The following tutorial gives details on the basics of how DAVS spectroscopy works and how it can be utilized to lock a single-frequency laser, and the advantages of our DAVS system.
Zeeman Splitting due to a Magnetic Field
In the presence of a magnetic field, the hyperfine transitions will be split by the Zeeman effect. In the absence of a magnetic field, the absorption of an atomic vapor is independent of the polarization of the excitation source. This is shown by the red line in Figure 1. If the light is linearly polarized, it can be thought of as a superposition of counter-rotating circular polarizations (left and right).
The DAVS System
The DAVS system consists of an atomic vapor cell in a weak longitudinal magnetic field. The schematic of the system is shown in Figure 2. The input laser light travels through a Glan-Taylor polarizer prior to entering the vapor cell, ensuring that the light is linearly polarized. After propagating through the vapor cell, the beam passes through a quarter-wave plate and a Wollaston prism, which serves as a polarizing beamsplitter.
Figure 2. Schematic of the DAVS system.
Figure 3. Using DAVS, a laser can be locked to any of the zero crossings in the above signal. The circled zero crossings correspond to transitions in atomic Rb, each of which can be tuned by approximately 500 MHz.
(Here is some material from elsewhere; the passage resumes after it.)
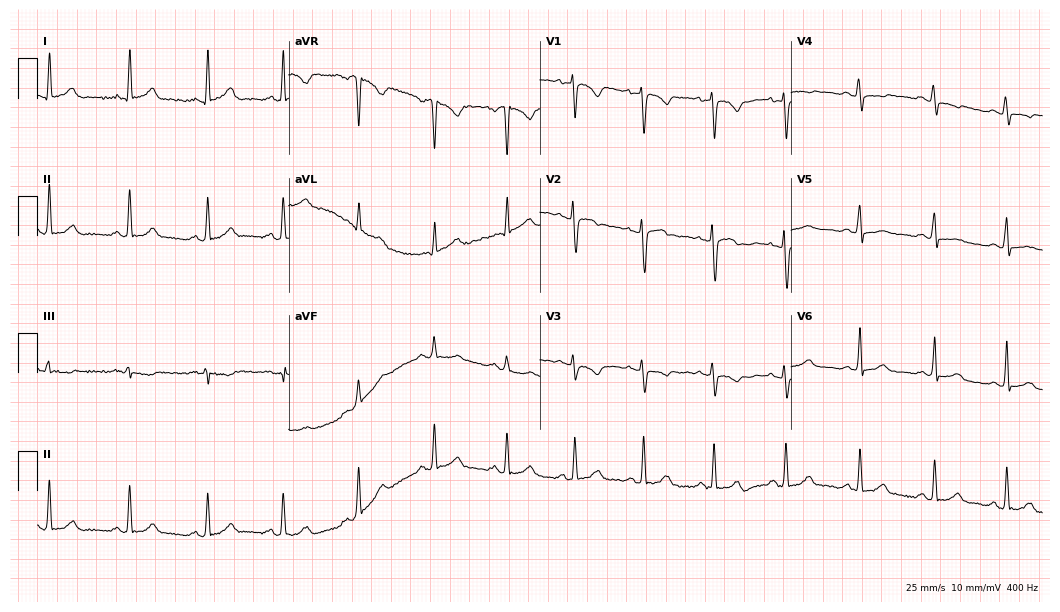
Electrocardiogram, a 31-year-old female. Overall reading on record: normal ECG.

Due to the presence of the magnetic field, the absorption profiles will be split as shown in Figure 1; the initial linear polarizer ensures that the light will be in one of the two circular polarization states to interact with the two Zeeman-split absorbtion curves. The quarter-wave plate will map the two circular polarization components into two orthogonal linear polarization components, which are then split by the Wollaston prism to be detected by the balanced detector. The resulting measured signal is the difference between the two Zeman-split absorption curves, and is the yellow line shown in Figure 1.
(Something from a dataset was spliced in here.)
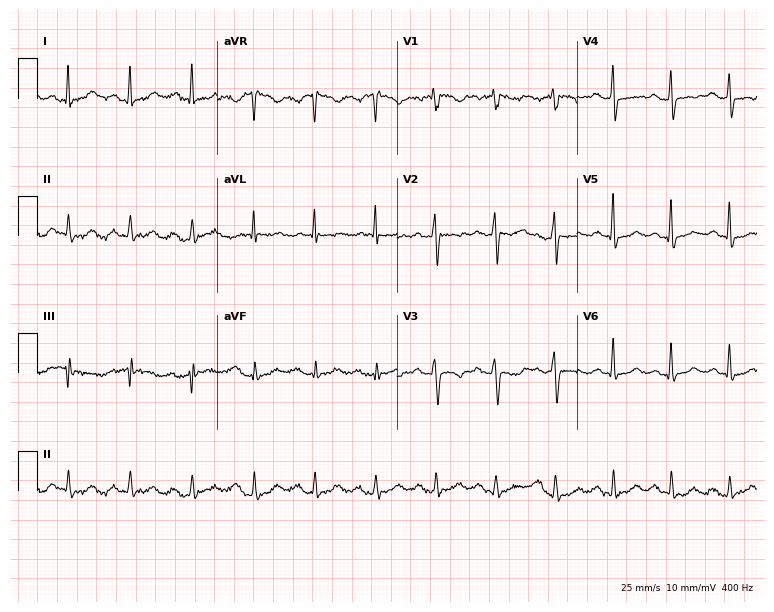
Resting 12-lead electrocardiogram. Patient: a woman, 48 years old. None of these six findings is recorded: first-degree AV block, right bundle branch block, left bundle branch block, sinus bradycardia, atrial fibrillation, sinus tachycardia.

One of the advantages of the DAVS system lies in the quarter-wave plate. If the waveplate's axes are 45° from the axis of the input Glan-Taylor polarizer, then the two absorption components will be equal in intensity after being split by the Wollaston prism. The laser is locked to the zero-crossing in the signal measured by the balanced detector. The zero crossings for the Rb D2 transition are shown in Figure 3. As the quarter-wave plate is rotated, the two absorption profiles will pass through with differing intensities; this will cause the zero-crossing point to shift; in Thorlabs' DAVS kit, each of the locking points can be tuned by up to 500 MHz, which is referred to as the capture range.